System Design for Intelligent Web Services
Add to Google Calendar
The devices and software systems we interact with on a daily basis are more intelligent than ever. The computing required to deliver these experiences for end-users is hosted in Warehouse Scale Computers (WSC) where intelligent web services are employed to process user images, speech, and text. These intelligent web services are emerging as one of the fastest growing class of web services. Given the expectation of users moving forward is an experience that uses intelligent web services, the demand for this type of processing is going to drastically increase. Today's cloud infrastructures, tuned for traditional workloads such as Web Search and social networks, are not adequately equipped to sustain this demand.
This dissertation shows that applications that use intelligent web service processing on the path of a single query require orders of magnitude more computational resources than traditional Web Search. Intelligent web services use large pretrained machine learning models to process image, speech, and text based inputs and generate a prediction. As this dissertation investigates, we find that hosting intelligent web services in today's infrastructure exposes three critical problems: 1) current infrastructures are computationally inadequate to host this new class of services, 2) system designers are unaware of the bottlenecks exposed by these services and the implications on future designs, 3) the rapid algorithmic churn of these intelligent services deprecates current designs at an even faster rate.

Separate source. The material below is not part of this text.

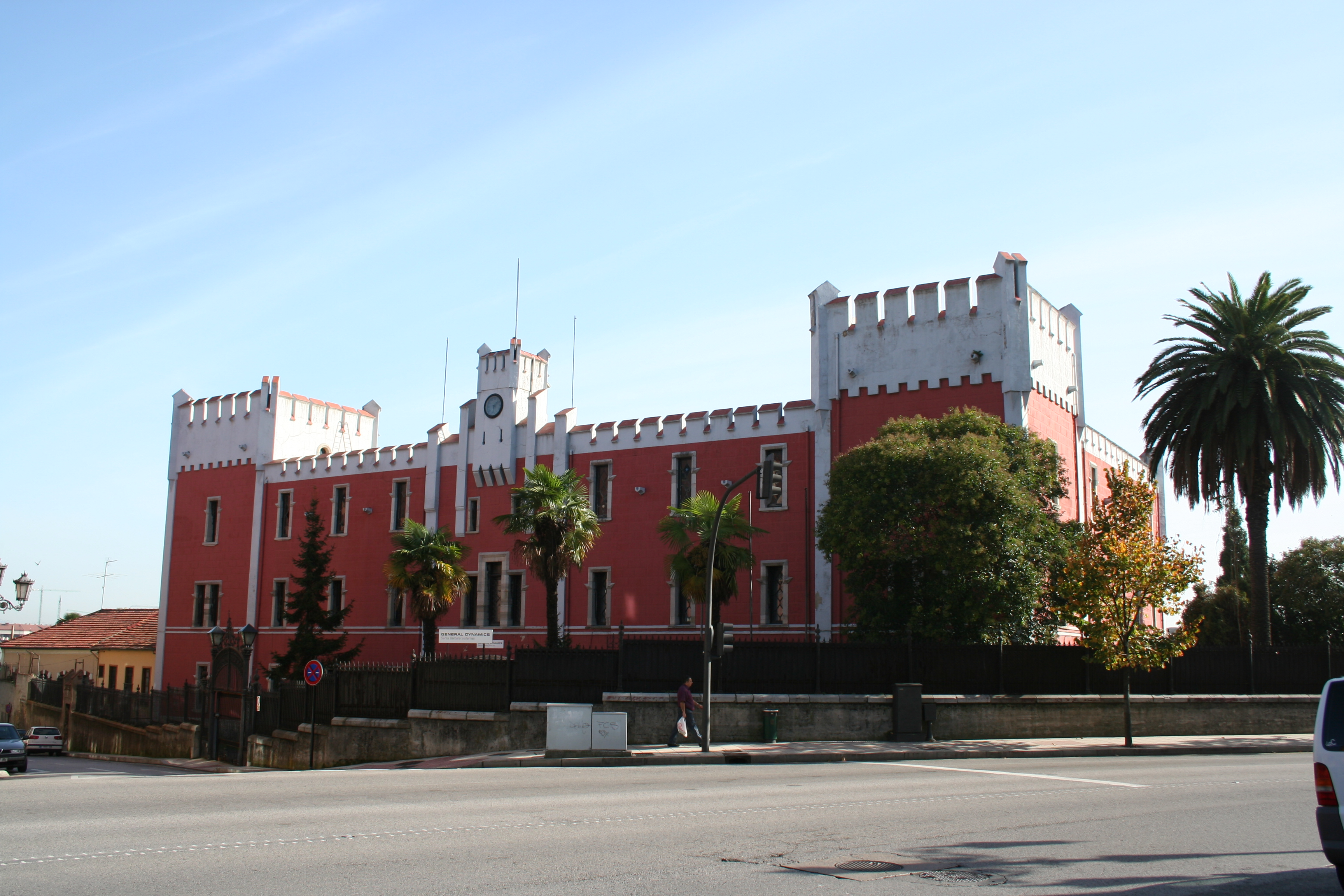 Fábrica de Armas de la Vega en Oviedo (España)

This dissertation investigates and addresses each of these problems. After building a representative workload to show the computational resources that would be required by an application composed of three intelligent web services, this dissertation first argues that hardware acceleration is required on the path of a query to sustain demand moving forward. Second, we focus on Deep Neural Networks (DNN), a state-of-the- art algorithm for intelligent web services, identifying critical compute bottlenecks that inform the design of a system based on Graphics Processing Units (GPUs). Finally, we design a runtime system based on a GPU equipped server that improves upon hitherto designed systems accounting for recent advances in intelligent service algorithms.
By thoroughly addressing these problems, we produce designs for WSC that are equipped to handle the future demand for intelligent web services. The investigations in this thesis address significant computational bottlenecks and lead to system designs that are more efficient and cost-effective for this new class of web services.